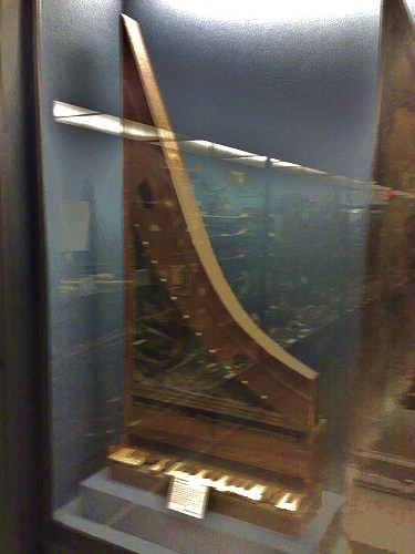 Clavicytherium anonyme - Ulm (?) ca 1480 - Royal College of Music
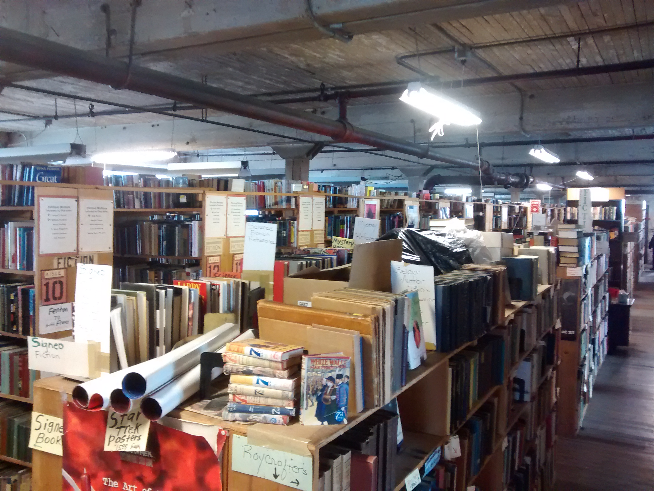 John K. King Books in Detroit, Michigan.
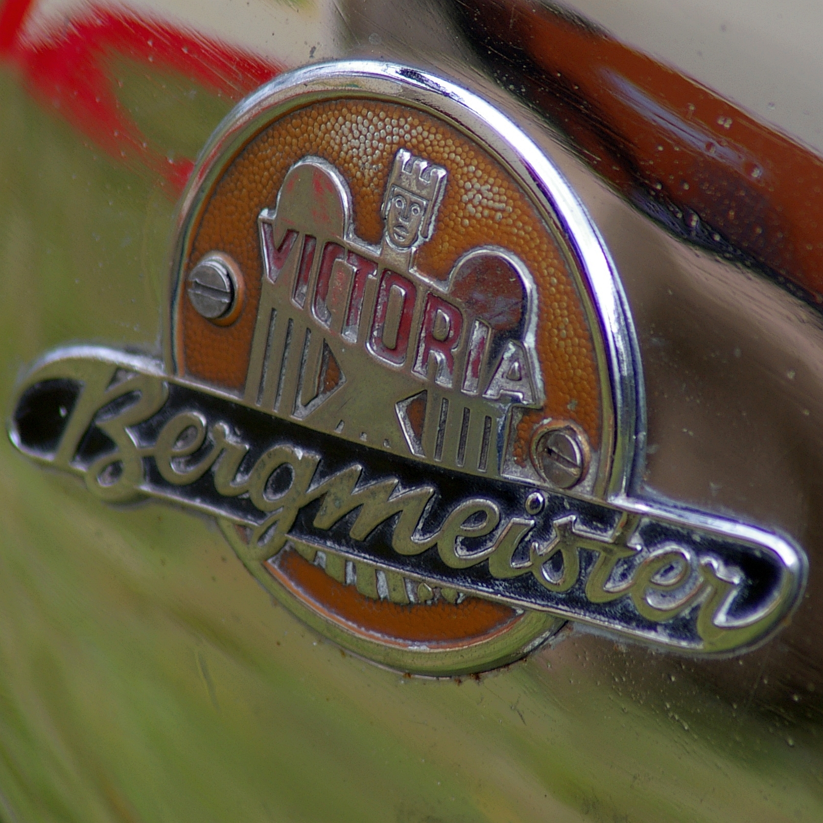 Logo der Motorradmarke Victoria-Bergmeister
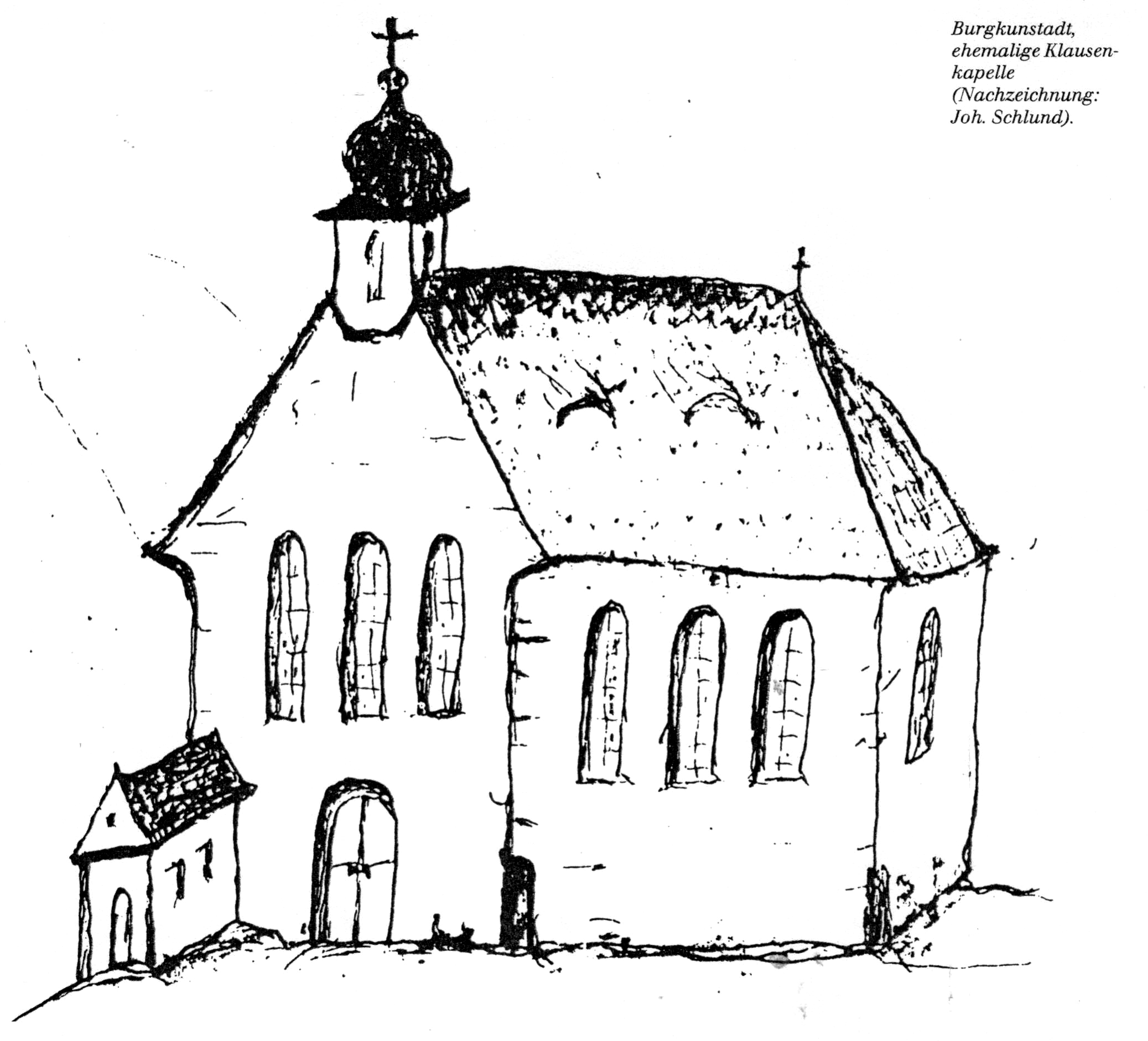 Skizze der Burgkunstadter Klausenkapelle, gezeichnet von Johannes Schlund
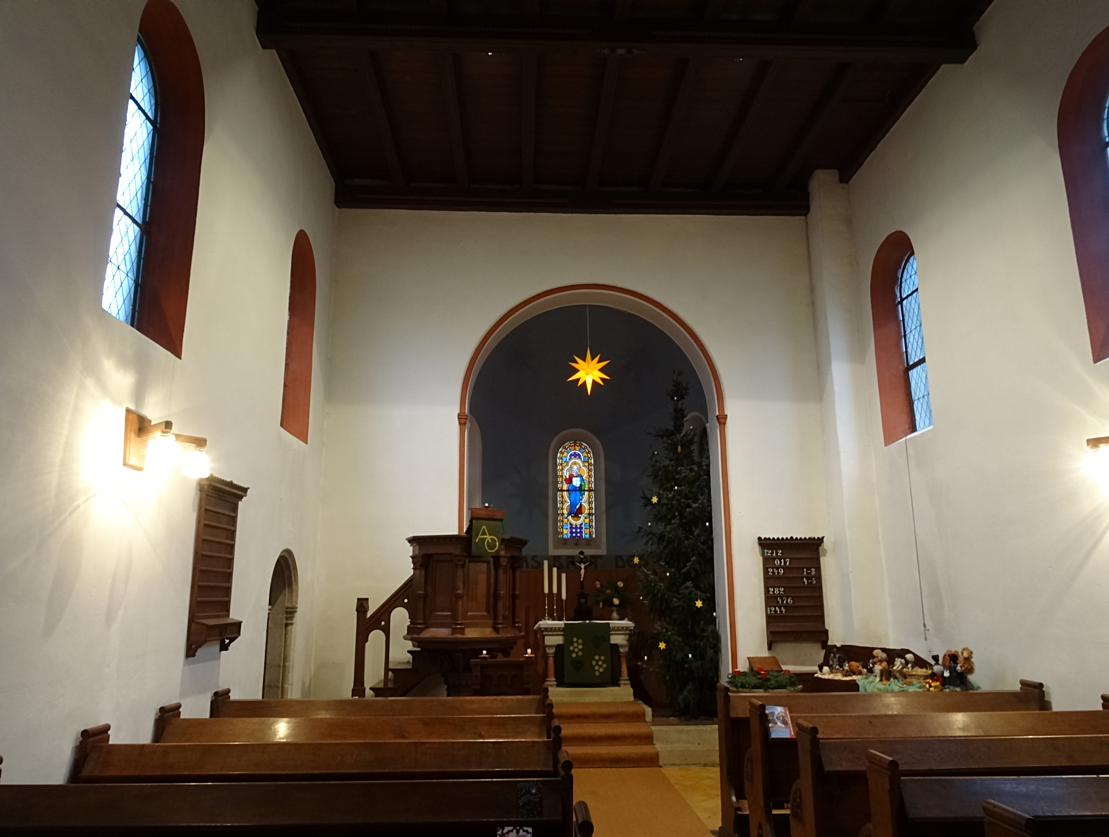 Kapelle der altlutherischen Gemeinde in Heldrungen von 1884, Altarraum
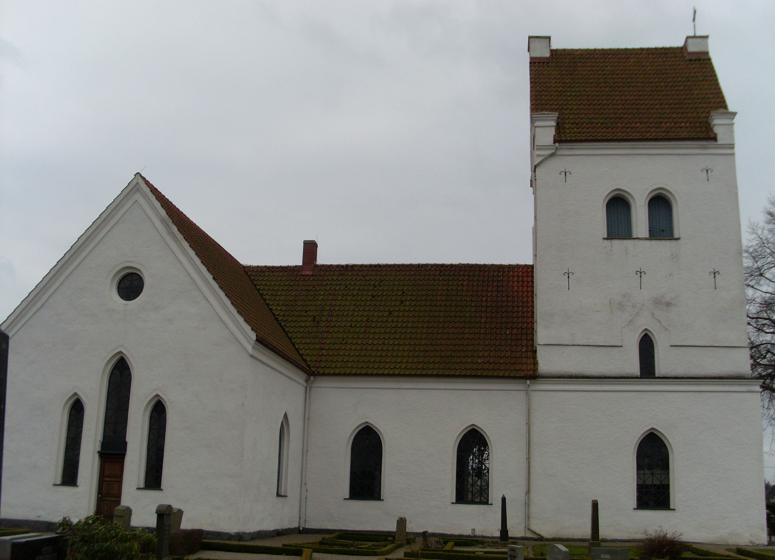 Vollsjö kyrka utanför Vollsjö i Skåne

○ ○ ○ ○ ○

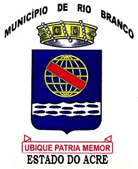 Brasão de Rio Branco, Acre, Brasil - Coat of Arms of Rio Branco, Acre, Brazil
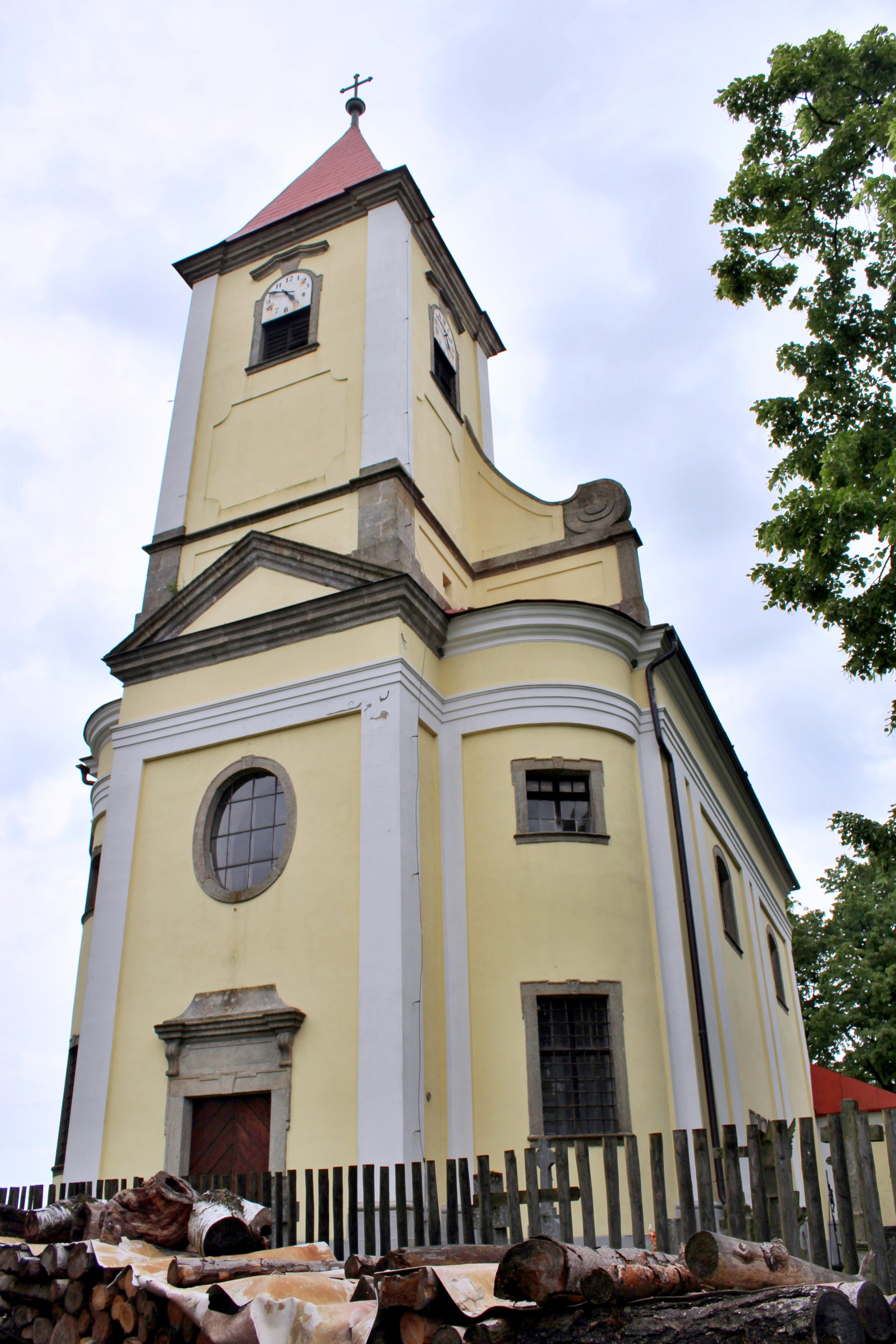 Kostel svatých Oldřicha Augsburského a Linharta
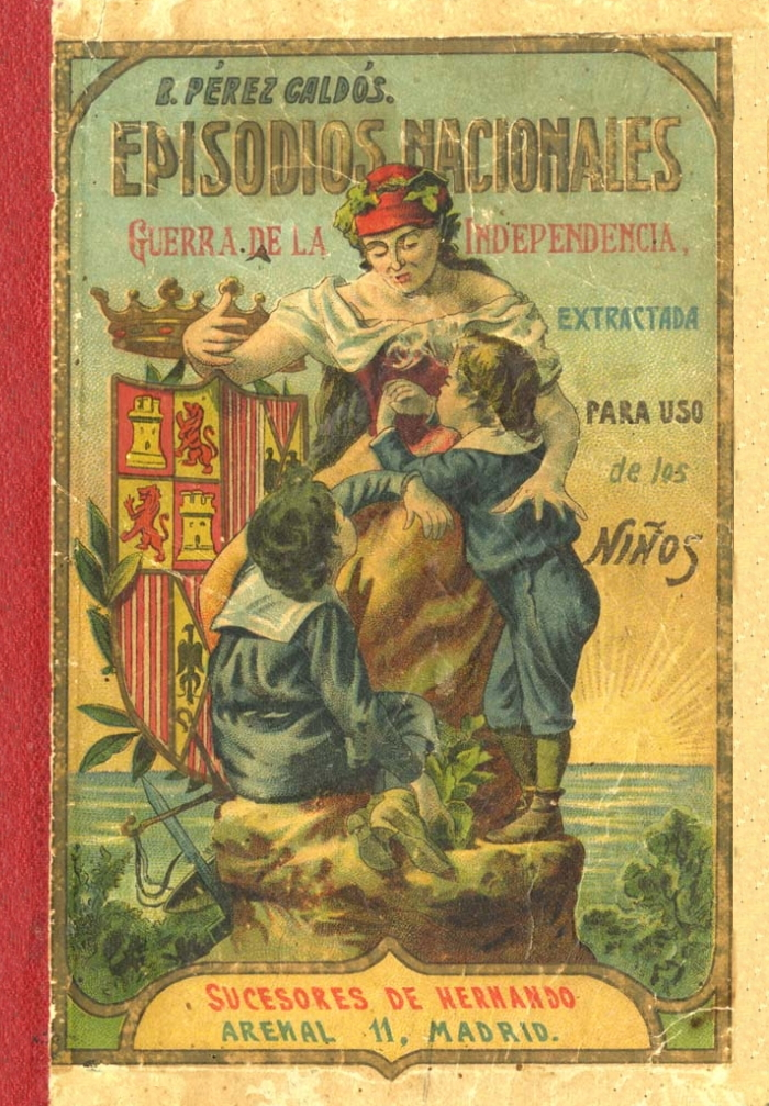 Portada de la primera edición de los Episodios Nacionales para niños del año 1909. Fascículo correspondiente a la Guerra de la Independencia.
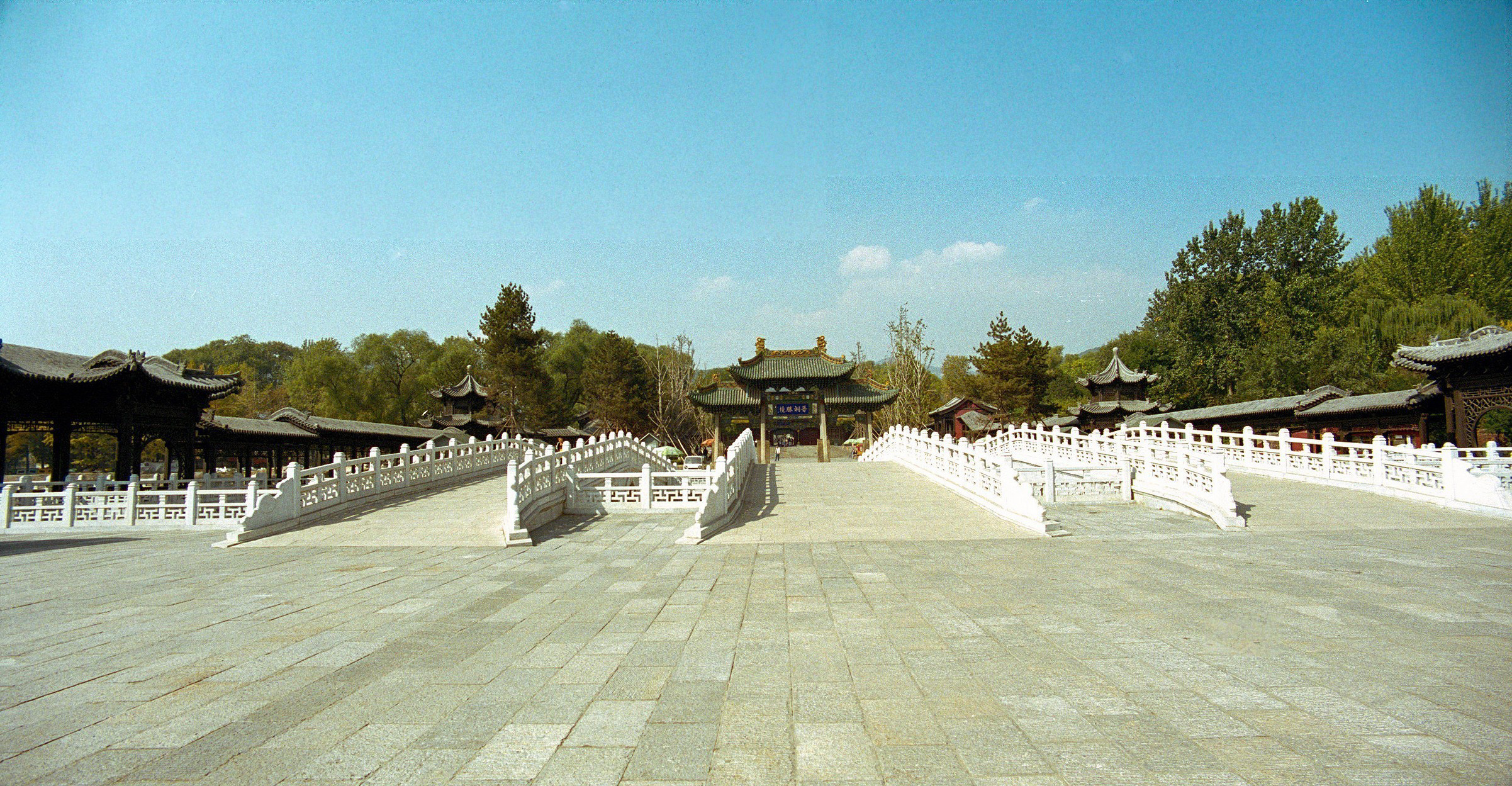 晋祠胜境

○ ○ ○ ○ ○

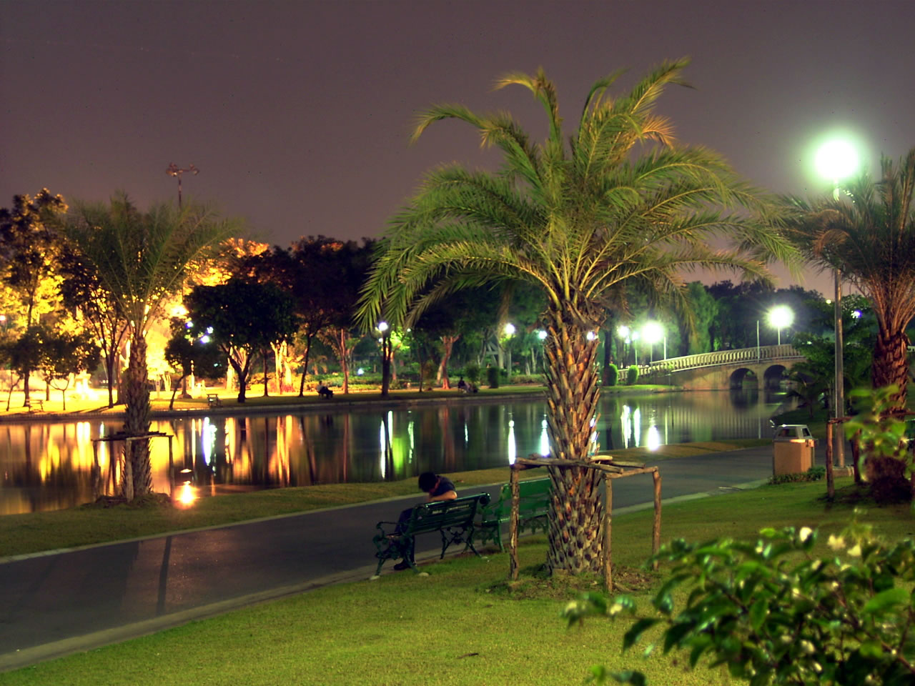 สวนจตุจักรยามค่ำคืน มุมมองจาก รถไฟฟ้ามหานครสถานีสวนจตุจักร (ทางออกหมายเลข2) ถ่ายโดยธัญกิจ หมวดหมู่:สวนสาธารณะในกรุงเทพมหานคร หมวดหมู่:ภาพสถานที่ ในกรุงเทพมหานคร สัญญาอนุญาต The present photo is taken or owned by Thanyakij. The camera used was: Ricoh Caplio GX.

○ ○ ○ ○ ○

- **Task**
Copy exactly, without pictures, the lines above from the one with "Clavicytherium anonyme - Ulm" down to the one with "Vollsjö kyrka utanför Vollsjö i Skåne", inclusive.

- **Answer to the problem**
 Clavicytherium anonyme - Ulm (?) ca 1480 - Royal College of Music
 John K. King Books in Detroit, Michigan.
 Logo der Motorradmarke Victoria-Bergmeister
 Skizze der Burgkunstadter Klausenkapelle, gezeichnet von Johannes Schlund
 Kapelle der altlutherischen Gemeinde in Heldrungen von 1884, Altarraum
 Vollsjö kyrka utanför Vollsjö i Skåne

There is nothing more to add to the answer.